This is your periodic reminder to install Amethyst (and all other Nostr clients) through Obtainium instead of Google's PlayStore.
You not only receive faster updates (the PlayStore is currently 4 versions behind) but you also start the process of freeing yourself from your invisible digital overlords.
Just follow this video: https://cdn.satellite.earth/2bd7e308c1797d64fca09b1d61e9bde24c68dd45e501c7383eff1e85392df11f.mp4
#privacytechpro tip: use #obtainum to get your #android and #grapheneos apks.
as a long time obtanium user it's nice to see nostr:npub1gcxzte5zlkncx26j68ez60fzkvtkm9e0vrwdcvsjakxf9mu9qewqlfnj5z promoting it as the official method for getting #Amethyst
here are all the sources you can pull apks from:
#cybersecgirl #obtanium #amethyst
https://www.youtube.com/watch?v=JiN37bn0OE8
A good overview for those new to obtainium
What's obtainium?
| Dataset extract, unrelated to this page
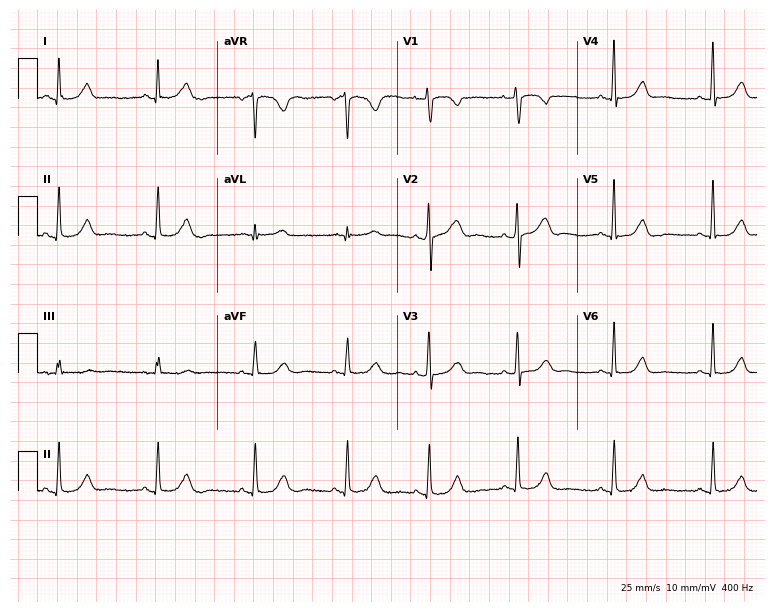
12-lead ECG from a 52-year-old woman. Labelled as a normal ECG.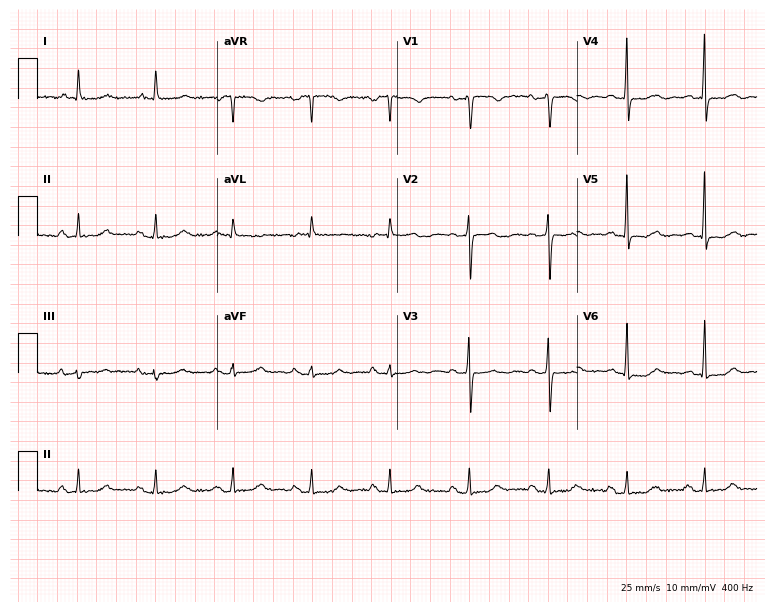
Resting 12-lead electrocardiogram (7.3-second recording at 400 Hz). Patient: a woman, 78 years old. None of these six findings is recorded: first-degree AV block, right bundle branch block, left bundle branch block, sinus bradycardia, atrial fibrillation, sinus tachycardia.

I always just download from GitHub
It does exactly that, download from GitHub and install.
It also checks GitHub daily for updates so you don't have to. That's the main advantage over manual download & install.
I'm an Obtainium user, but I have concerns over security. If an APK gets compromised, it's straight on my device without any checks an app store performs.
Fair?
Android checks the dev signature when updating. That's why you can't install from the PlayStore and update it with Obtainium. You always have to uninstall first to change the signature profile.
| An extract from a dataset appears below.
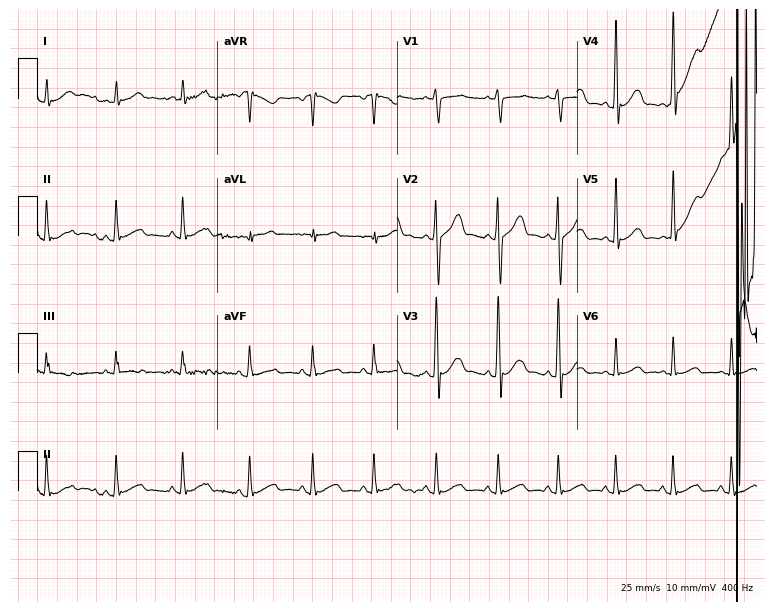
Standard 12-lead ECG recorded from a male patient, 24 years old. Read as a normal ECG.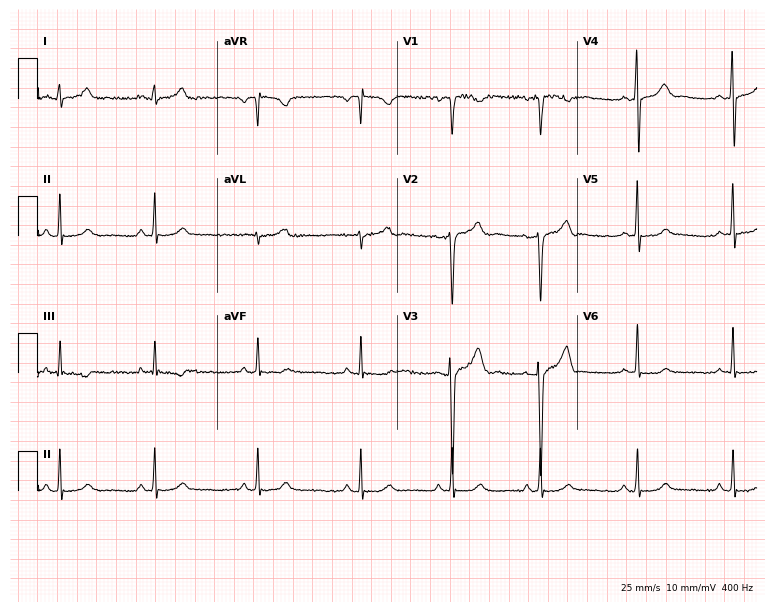
Standard 12-lead ECG recorded from a 26-year-old male patient (7.3-second recording at 400 Hz). Read as a normal ECG.

But first time installs are still not checked. But that is the same for the usual Play Store. And if the dev decides to go rogue and add some malicious code, neither Google, nor F-droid, nor Obtainium will find it before releasing it.
What are these magical checks that people imagine the Play Store is performing.
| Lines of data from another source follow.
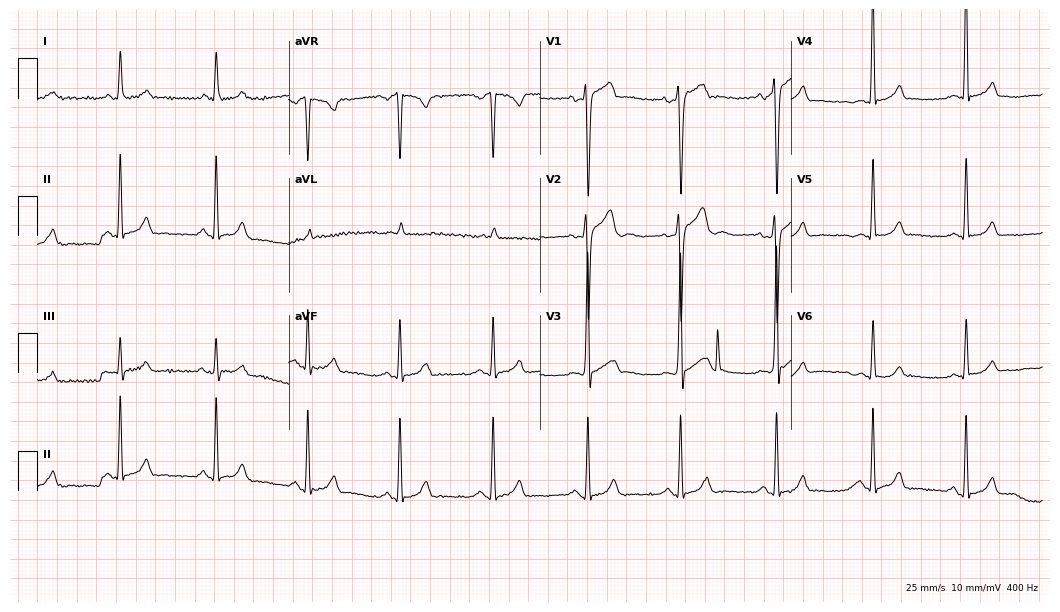
12-lead ECG from a 31-year-old male. Labelled as a normal ECG.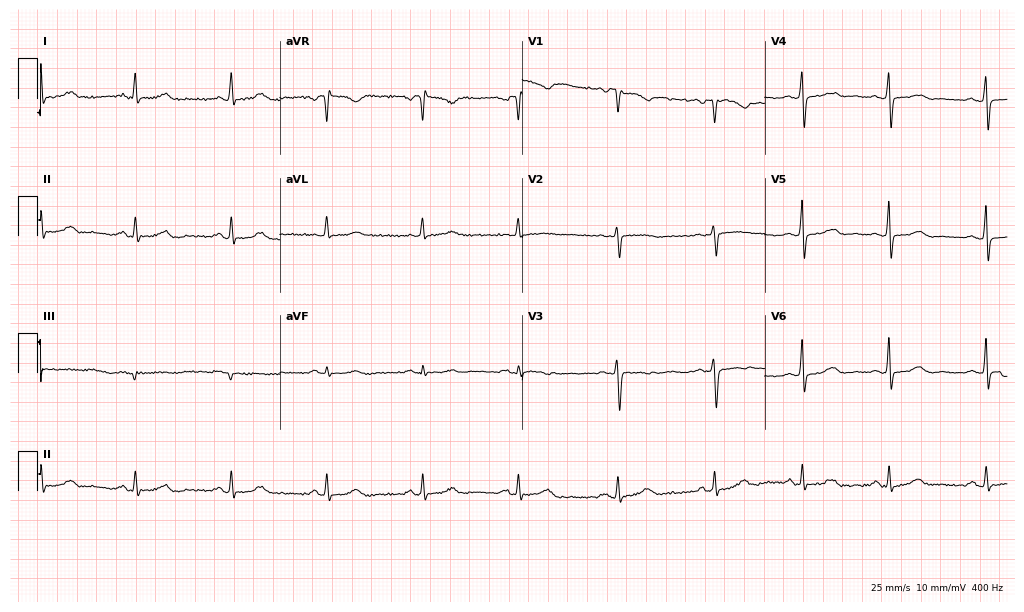
Standard 12-lead ECG recorded from a 38-year-old woman. None of these six findings is recorded: first-degree AV block, right bundle branch block, left bundle branch block, sinus bradycardia, atrial fibrillation, sinus tachycardia. Other findings, if any, are not listed.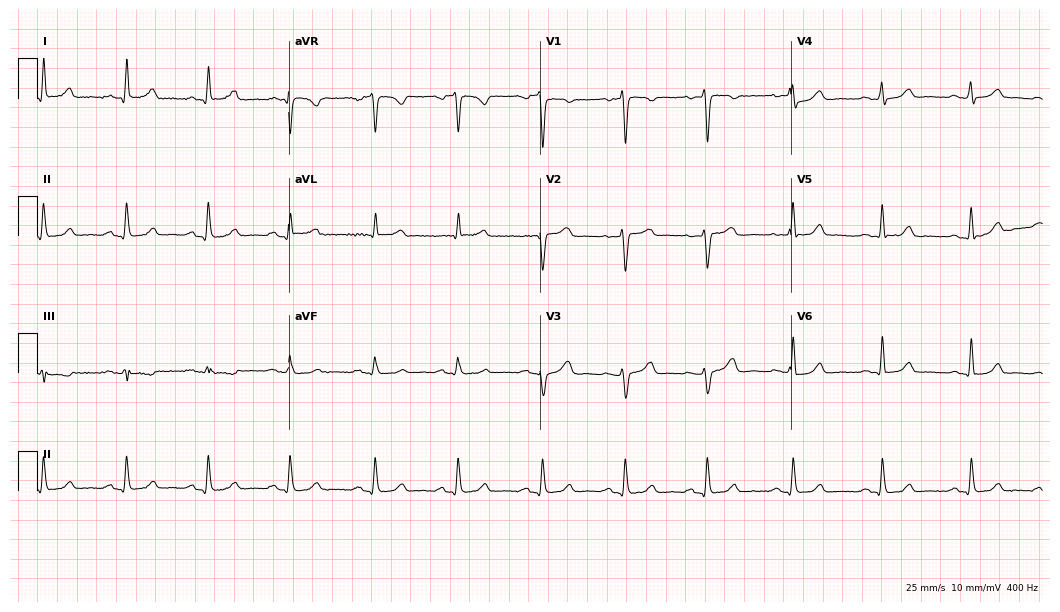
Resting 12-lead electrocardiogram. Patient: a woman, 54 years old. Read as a normal ECG.

I thought there was a level of technical vetting. Not the case?
They run a standard anti-virus if that's what you mean by "technical vetting". :)
Nope. Although they plan to introduce mandatory testing where 10 friends of yours have to swear they ran it and and it appeared to work. In a way outsourcing the technical review.
Can you share some cools apps you use? Thanks
Do not use Obtainum
When using Obtainum you must trust all developers and all platforms they use to push updates.
How do you verify apks using Obtainum?
Check twice what this girl is saying. She's a privacy, security celeb i.e. "expert"
When it comes to GrapheneOS.
Disable auto-updates and their App app.
Disable all connections to Graphene servers.
Don't allow them to collect data about you.
Download updates using Tor and sideload them.
Not sure downloading through Tor changes the fact that there's an element of trust with app developers.
Disabling updates is a security risk.